The `dataset` object is created by explicitly passing **dataset-specific parameters** to the constructor of `ml3d.datasets.SemanticKITTI` class. Instead of passing these parameters one by one manually we may use config files as shown below:

In [11]:
import open3d.ml.torch as ml3d

dataset = ml3d.datasets.SemanticKITTI(**cfg.dataset)

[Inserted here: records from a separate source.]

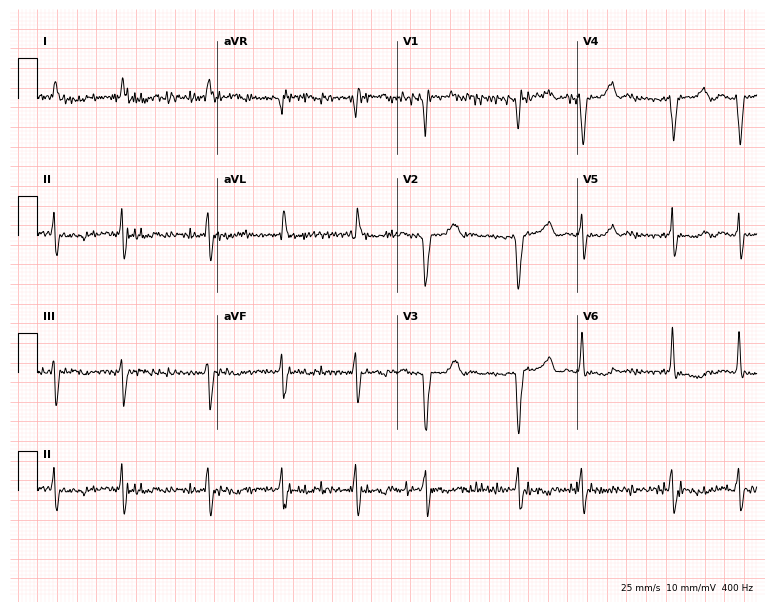
Electrocardiogram (7.3-second recording at 400 Hz), a 78-year-old male. Of the six screened findings (first-degree AV block, right bundle branch block (RBBB), left bundle branch block (LBBB), sinus bradycardia, atrial fibrillation (AF), sinus tachycardia), none is recorded.
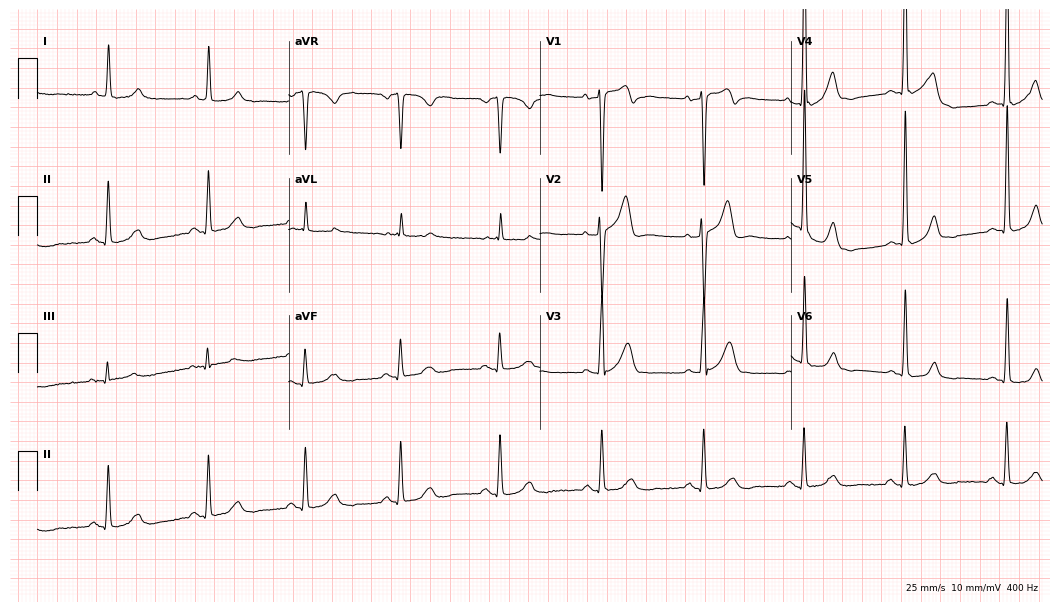
Electrocardiogram, a male patient, 67 years old. Of the six screened findings (first-degree AV block, right bundle branch block, left bundle branch block, sinus bradycardia, atrial fibrillation, sinus tachycardia), none is recorded.
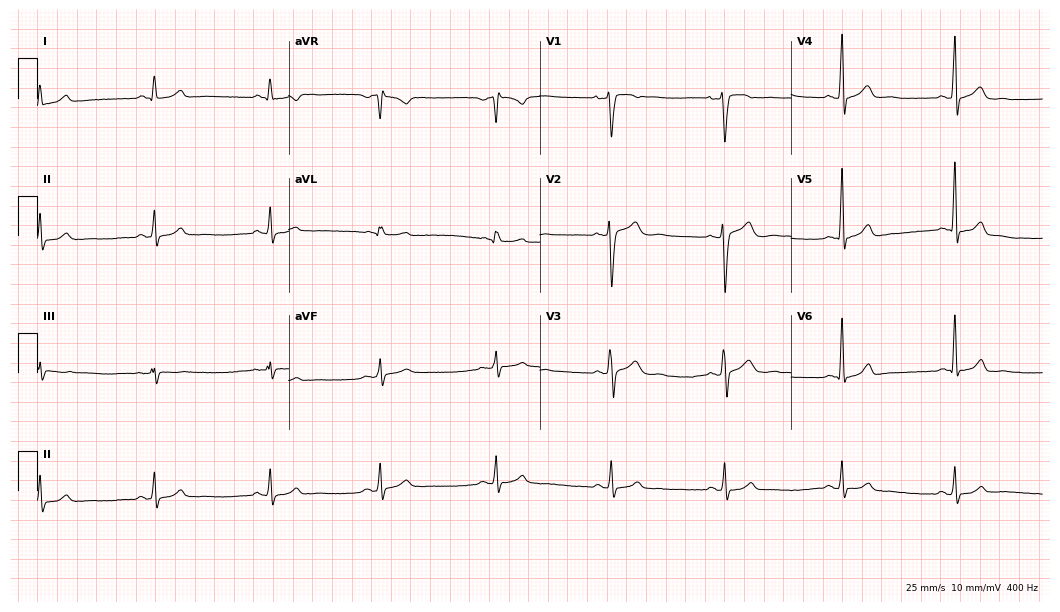
Standard 12-lead ECG recorded from a female, 41 years old. None of these six findings is recorded: first-degree AV block, right bundle branch block, left bundle branch block, sinus bradycardia, atrial fibrillation, sinus tachycardia. Only these six findings were labelled.
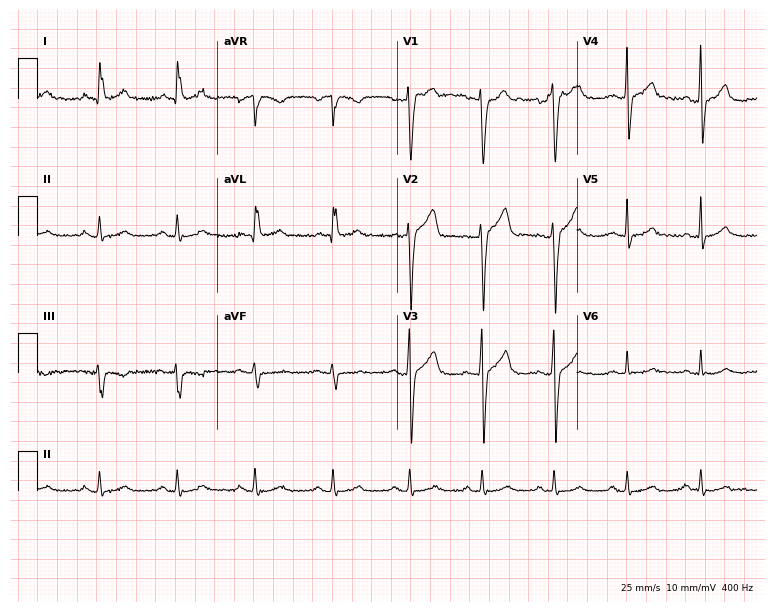
12-lead ECG from a male patient, 42 years old (7.3-second recording at 400 Hz). Recorded interpretation: within normal limits.

--------------------------------------------------------------------------------

 Using the Open3D PyTorch ops with CUDA 11 may have stability issues!

 We recommend to compile PyTorch from source with compile flags
   '-Xcompiler -fno-gnu-unique'

 or use the PyTorch wheels at
   https://github.com/isl-org/open3d_downloads/releases/tag/torch1.8.2


 Ignore this message if PyTorch has been compiled with the aforementioned
 flags.

 See https://github.com/isl-org/Open3D/issues/3324 and
 https://github.com/pytorch/pytorch/issues/52663 for more information on this
 problem.

--------------------------------------------------------------------------------



Look at what properties the newly-created `dataset` object exposes with the Python `vars()` function:

In [12]:
vars(dataset)

{'cfg': <open3d._ml3d.utils.config.Config at 0x7fbbe9f96110>,
 'name': 'SemanticKITTI',
 'rng': Generator(PCG64) at 0x7FBBE9D225F0,
 'label_to_names': {0: 'unlabeled',
  1: 'car',
  2: 'bicycle',
  3: 'motorcycle',
  4: 'truck',
  5: 'other-vehicle',
  6: 'person',
  7: 'bicyclist',
  8: 'motorcyclist',
  9: 'road',
  10: 'parking',
  11: 'sidewalk',
  12: 'other-ground',
  13: 'building',
  14: 'fence',
  15: 'vegetation',
  16: 'trunk',
  17: 'terrain',
  18: 'pole',
  19: 'traffic-sign'},
 'num_classes': 20,
 'remap_lut_val': array([ 0,  0,  0,  0,  0,  0,  0,  0,  0,  0,  1,  2,  0,  5,  0,  3,  5,
         0,  4,  0,  5,  0,  0,  0,  0,  0,  0,  0,  0,  0,  6,  7,  8,  0,
         0,  0,  0,  0,  0,  0,  9,  0,  0,  0, 10,  0,  0,  0, 11, 12, 13,
        14,  0,  0,  0,  0,  0,  0,  0,  0,  9,  0,  0,  0,  0,  0,  0,  0,
         0,  0, 15, 16, 17,  0,  0,  0,  0,  0,  0,  0, 18, 19,  0,  0,  0,
         0,  0,  0,  0,  0,  0,  0,  0,  0,  0,  0,  0,  0,  0,  0,  0,  0,
         0

We may reference any property of the `dataset` using above syntax. For example, to find out what value the `num_classes` property holds, we use:

In [13]:
dataset.label_to_names

{0: 'unlabeled',
 1: 'car',
 2: 'bicycle',
 3: 'motorcycle',
 4: 'truck',
 5: 'other-vehicle',
 6: 'person',
 7: 'bicyclist',
 8: 'motorcyclist',
 9: 'road',
 10: 'parking',
 11: 'sidewalk',
 12: 'other-ground',
 13: 'building',
 14: 'fence',
 15: 'vegetation',
 16: 'trunk',
 17: 'terrain',
 18: 'pole',
 19: 'traffic-sign'}

Similarly, we may bulild **model and pipeline components** using `cfg.model` and `cfg.pipeline` respectively. Have a look at training tutorials for code examples.